When I introduced book one I noted that the reissuing of the first half of the Hitman series along with new editions collecting the rest had lead to a somewhat lop-sided distribution of stories in the trades. The first four collect the first twenty-two issues, the final three trades cram in the other thirty-eight plus bonuses. To avoid splitting all three of those trades into two reviews, for books five and six I will highlight the most important arc's and one-shots in detail and briefly summarise the rest. Volume seven will be split into two parts because it's all important though. Anyway one thing I learned about Garth Ennis during my reading of his series The Boys is that he loves to take jokes and throwaway comments made in early issues and spin them into something very serious in a later one. The standout arc in this volume sees an event in Natt and Tommy's military past told to us in issue #8 (The Final Night crossover one) come back to haunt them with terrible consequences. This volume also includes the award winning one-shot where Tommy and Superman have a heartfelt talk about what it means to be an American superhero, showing Ennis is not totally opposed to the superhero concept. There is also an arc where Tommy gets involved in a civil war in Africa as a mercenary, two issues where he meets a couple of long-lost family members and one where he takes part in the DC One Million crossover event. Also, the more eagle-eyed among you might spot the art is slightly different now, that's because Garry Leach has come aboard inking John McCrea's pencils, giving it a slightly softer edge but losing none of the impact. Let's begin.

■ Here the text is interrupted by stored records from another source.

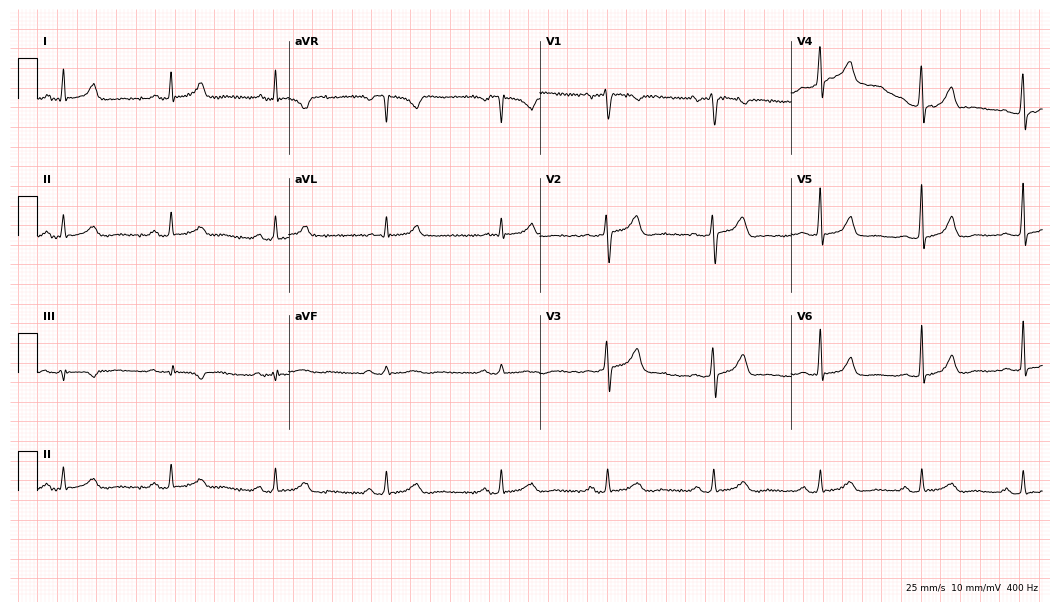
Resting 12-lead electrocardiogram. Patient: a 57-year-old man. Read as a normal ECG.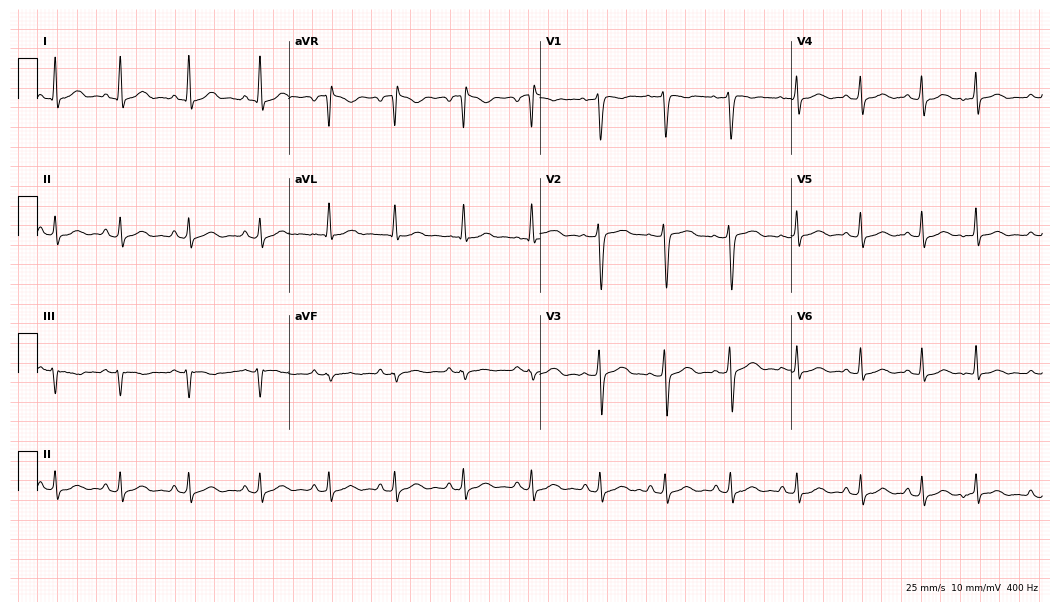
Standard 12-lead ECG recorded from a female, 48 years old. Read as a normal ECG.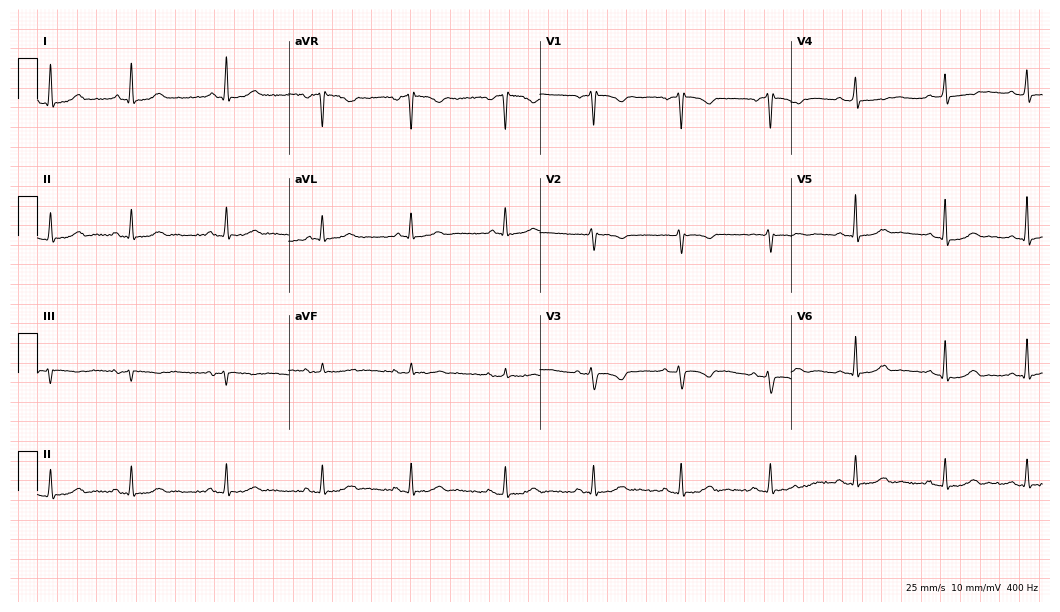
ECG (10.2-second recording at 400 Hz) — a female, 33 years old. Screened for six findings — first-degree AV block, right bundle branch block (RBBB), left bundle branch block (LBBB), sinus bradycardia, atrial fibrillation (AF), sinus tachycardia — none is recorded.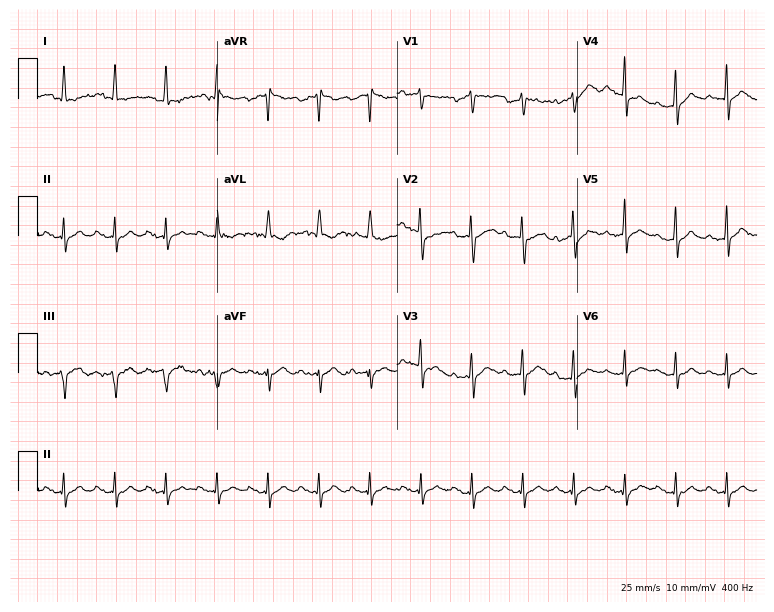
ECG (7.3-second recording at 400 Hz) — a female patient, 76 years old. Findings include sinus tachycardia (a sinus rate of 100 beats per minute or more).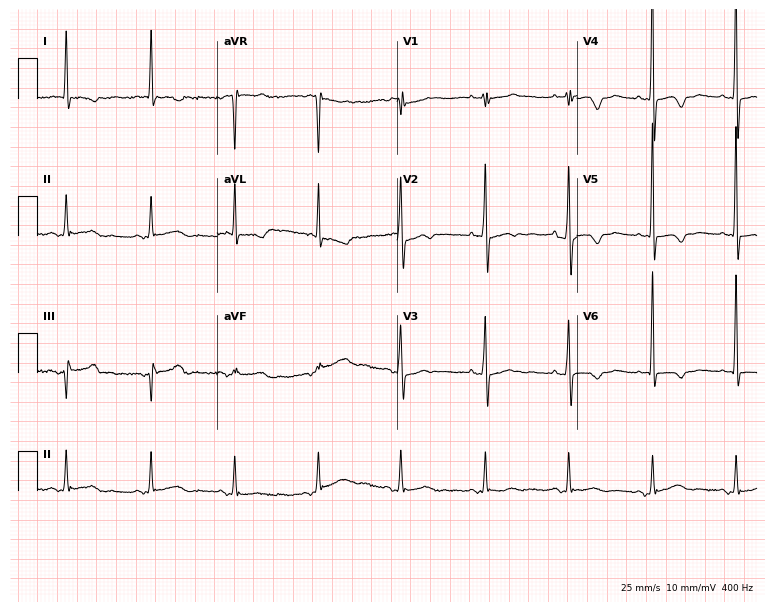
Standard 12-lead ECG recorded from a 73-year-old female patient. None of these six findings is recorded: first-degree AV block, right bundle branch block, left bundle branch block, sinus bradycardia, atrial fibrillation, sinus tachycardia. Other findings, if any, are not listed.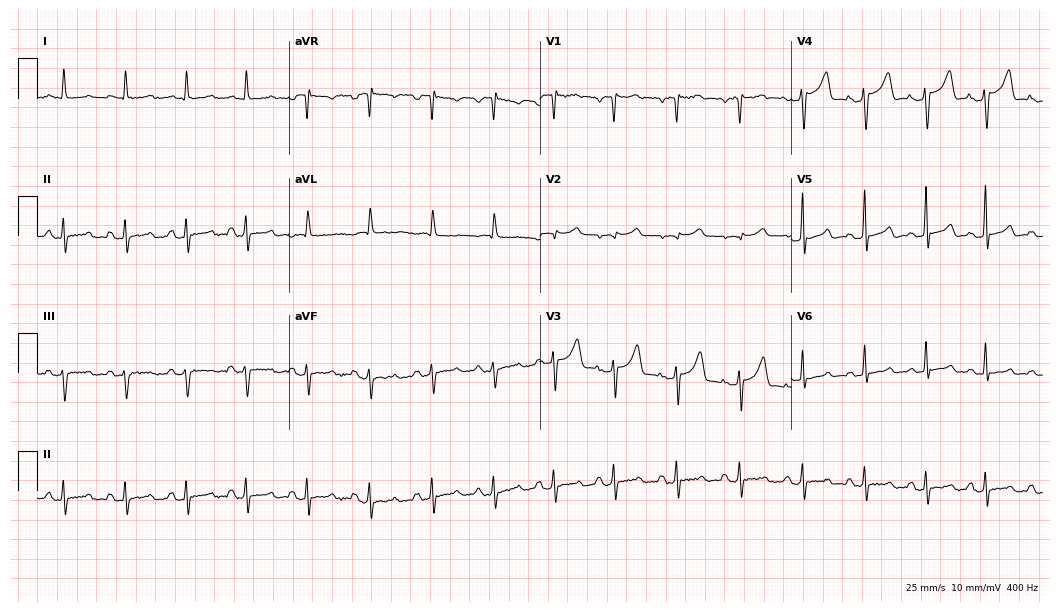
ECG — a 55-year-old female. Screened for six findings — first-degree AV block, right bundle branch block, left bundle branch block, sinus bradycardia, atrial fibrillation, sinus tachycardia — none is recorded. Other findings, if any, are not listed.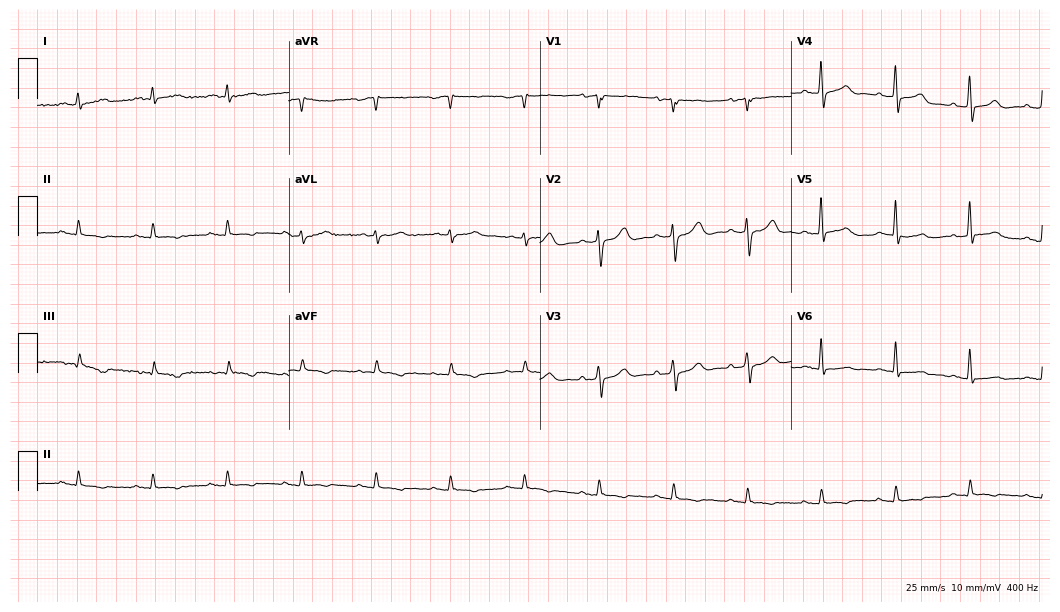
12-lead ECG from a 74-year-old male patient. No first-degree AV block, right bundle branch block (RBBB), left bundle branch block (LBBB), sinus bradycardia, atrial fibrillation (AF) or sinus tachycardia recorded for this tracing. Findings outside these six are not listed.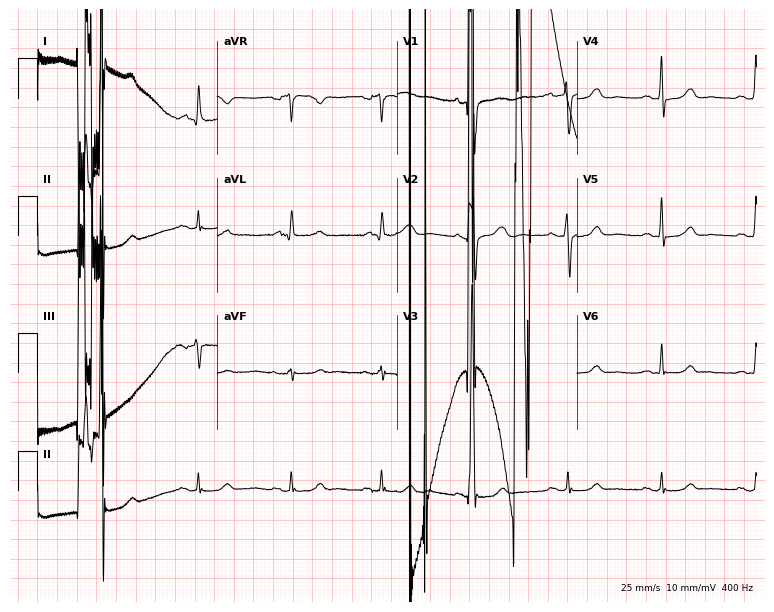
12-lead ECG (7.3-second recording at 400 Hz) from a female, 63 years old. Screened for six findings — first-degree AV block, right bundle branch block, left bundle branch block, sinus bradycardia, atrial fibrillation, sinus tachycardia — none is recorded. Other findings, if any, are not listed.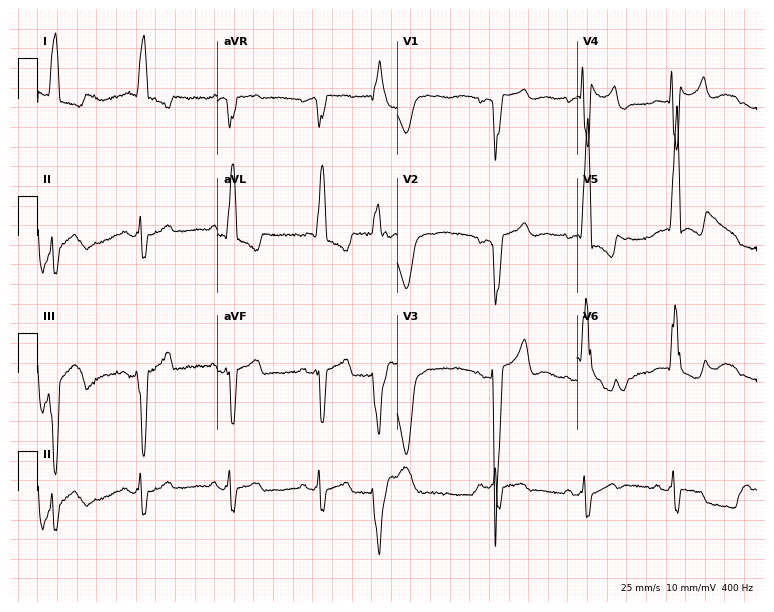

It's about to kick off.. |
Eddie, Page, Whitey and Plug. Four badass dudes. |
Natt: "Forget any dirt bag you ever messed wit' and any badass you was ever scared of. Forget Delta Force an' the Navy Seals and the John Wayne-assed Green Berets, an' the godamn ninja assassins, an' Sergeant Rock an' Bruce Lee an' the motherlovin' Terminator: Those dudes are SAS... They gonna kill us Tommy."
No kill like overkill. |
Natt: "I gotta say, I dunno what we gonna do now man. They got us good you know? We screwed."
Tommy: "Yeah. Unless we do something really crazy."
So Tommy and Natt attack Louie's hideout and Tommy phones Louie telling him they'll be hitting all his operations tonight. Back with the SAS, they have Sean tied up, and Eddie is uncomfortable with this, especially when he finds a photo on Sean that shows he used to be in the army. He says about Natt and Tommy:
Eddie: "They're a couple of tits yeah, but at the end of the day they were soldiers an' they made a mistake, an' that old bloke in there, the one we're using against them, he's a soldier too, an' it's making me friggin' sick."
He says it's a stupid job and not what he joined the regiment for. Back with Natt and Tommy, their plan is to hit enough places to get the mafia to follow them to where the SAS are and get Sean out in the confusion when the two sides clash. This plan actually works, and Natt and Tommy slip inside the building, but are surprised by Whitey. He punches Natt and he and Tommy wrestle with a gun which goes off and the richochet kills Whitey. Tommy and Natt slip away, and when the rest of the SAS find Whitey's body their commander, Page grimly says it's time to "go ballistic".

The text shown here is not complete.